E qui non c’è dubbio che Trump non ne ha detta una giusta. Vi potete leggere il discorso completo, per esempio, a questo link e leggerete un massacro dei concetti più elementari di quello che sappiamo di energia, inquinamento e cambiamento climatico. Trump se l’è presa in particolare con le rinnovabili, con l’energia pulita, parlando del cambiamento climatico come “un imbroglio”.
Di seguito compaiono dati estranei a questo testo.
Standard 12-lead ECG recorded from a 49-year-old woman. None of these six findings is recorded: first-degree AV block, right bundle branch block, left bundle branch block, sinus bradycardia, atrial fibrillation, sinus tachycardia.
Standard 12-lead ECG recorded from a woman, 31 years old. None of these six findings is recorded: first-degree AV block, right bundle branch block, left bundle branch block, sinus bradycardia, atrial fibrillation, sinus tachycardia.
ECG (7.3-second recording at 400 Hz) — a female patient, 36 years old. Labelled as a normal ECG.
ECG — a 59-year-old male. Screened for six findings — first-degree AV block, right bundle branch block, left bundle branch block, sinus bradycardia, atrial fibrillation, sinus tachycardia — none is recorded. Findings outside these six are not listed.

Non mi metto qui fare un “debunking” dettagliato; sarebbe una cosa lunga e noiosa, sia per chi legge che per chi scrive. C’è chi ha sostenuto che Trump, a 79 anni, è andato fuori di testa e non ragiona più e straparla. Ma io non credo che sia questo il caso. Il discorso di Trump non è certamente un trattato scientifico; è quello che ti aspetti da qualcuno che è sostanzialmente un uomo d’affari abituato a vendere cose. E lo sappiamo tutti che vendere qualcosa non è mai un processo completamente razionale. Si vendono emozioni, sia in politica che nel mondo del commercio.

Come venditore di emozioni, non c’è dubbio che Trump sia un vero maestro. Nel suo discorso fate caso al ritmo, alle ripetizioni, alla struttura delle frasi. E’ una forma di rituale dove, come si sa, contano le ripetizioni per dare forza agli incantesimi. Trump è un incantatore nato.
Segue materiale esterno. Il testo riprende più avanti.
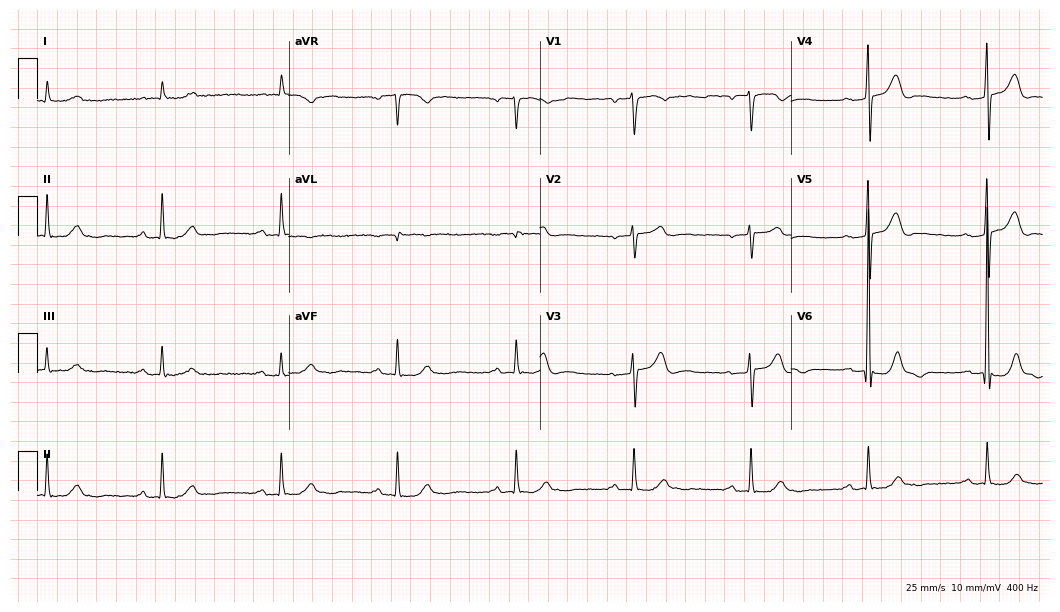
12-lead ECG from a man, 82 years old. Findings include first-degree AV block.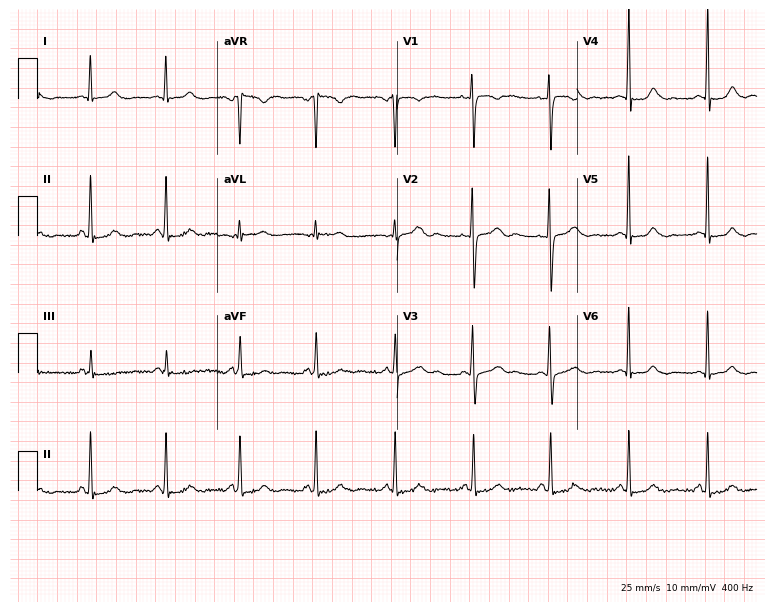
Standard 12-lead ECG recorded from a 31-year-old female patient (7.3-second recording at 400 Hz). Read as a normal ECG.

Ma la politica non è solo questione di emozioni e di incantesimi. E’ un mondo in cui non succede mai niente per caso. Quindi, se Trump ha detto certe cose, vuol dire che c’erano delle ragioni per dirle. Trump si è fatto portavoce dell’industria dei combustibili fossili nello sforzo di mantenere il suo quasi monopolio sulla produzione di energia globale.

E’ uno sforzo che ha una ragione di essere: l’industria fossile macina ogni anno qualcosa come ottomila miliardi di dollari di introiti. Non sono noccioline, sono quasi il 10% del Pil mondiale. Comparando con il Pil italiano (meno di tremila miliardi), l’industria dei fossili si potrebbe comprare l’Italia quasi tre volte. Ma ovviamente, non hanno bisogno di comprarsi l’Italia intera. Basta che spendano molto meno per comprarsi un gruppetto di politici, giornalisti e “influencers” che sostengano le tesi dell’industria petrolifera. E in tutti i paesi del mondo si trova sempre qualcuno che crede alle peggiori fesserie, purché siano ripetute molte volte sui media (come dicevo, è così che funzionano i rituali).
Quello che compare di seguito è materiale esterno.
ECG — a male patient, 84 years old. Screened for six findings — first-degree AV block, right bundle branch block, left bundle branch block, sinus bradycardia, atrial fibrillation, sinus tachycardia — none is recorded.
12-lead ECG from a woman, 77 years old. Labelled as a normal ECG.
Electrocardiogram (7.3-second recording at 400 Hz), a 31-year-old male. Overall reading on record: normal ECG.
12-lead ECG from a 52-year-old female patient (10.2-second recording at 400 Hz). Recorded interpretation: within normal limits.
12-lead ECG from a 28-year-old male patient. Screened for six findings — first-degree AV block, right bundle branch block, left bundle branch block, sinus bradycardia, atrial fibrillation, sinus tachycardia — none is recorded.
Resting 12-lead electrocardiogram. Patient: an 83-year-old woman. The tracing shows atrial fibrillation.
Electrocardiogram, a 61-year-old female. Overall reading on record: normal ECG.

Al momento, lo sforzo dell’industria petrolifera di rallentare la transizione energetica sta avendo un certo successo, ma non ovunque. Per esempio, subito dopo il discorso di Trump, il presidente cinese Xi Jinping ha parlato dicendo sostanzialmente l’opposto. I cinesi sanno benissimo che importare petrolio dagli Usa sarebbe per loro un suicidio strategico e quindi si stanno muovendo con decisione verso le rinnovabili. Le stesse considerazioni dovrebbero valere anche per noi in Italia, con la nostra economia che sta affondando sotto i costi delle importazioni di energia dall’estero. Purtroppo, però, la propaganda anti-rinnovabili da noi ha attecchito.

Tuttavia, questa fase non potrà durare per sempre. L’industria dei fossili si trova sempre più in difficoltà a mantenere la produzione di risorse sempre meno abbondanti e più costose. Prima o poi, finiremo per renderci conto che non ha senso insistere sui fossili che, già oggi, sono più cari delle rinnovabili. La transizione energetica la dobbiamo fare e la faremo perché ci conviene farla. E prima cominciamo, meglio sarà.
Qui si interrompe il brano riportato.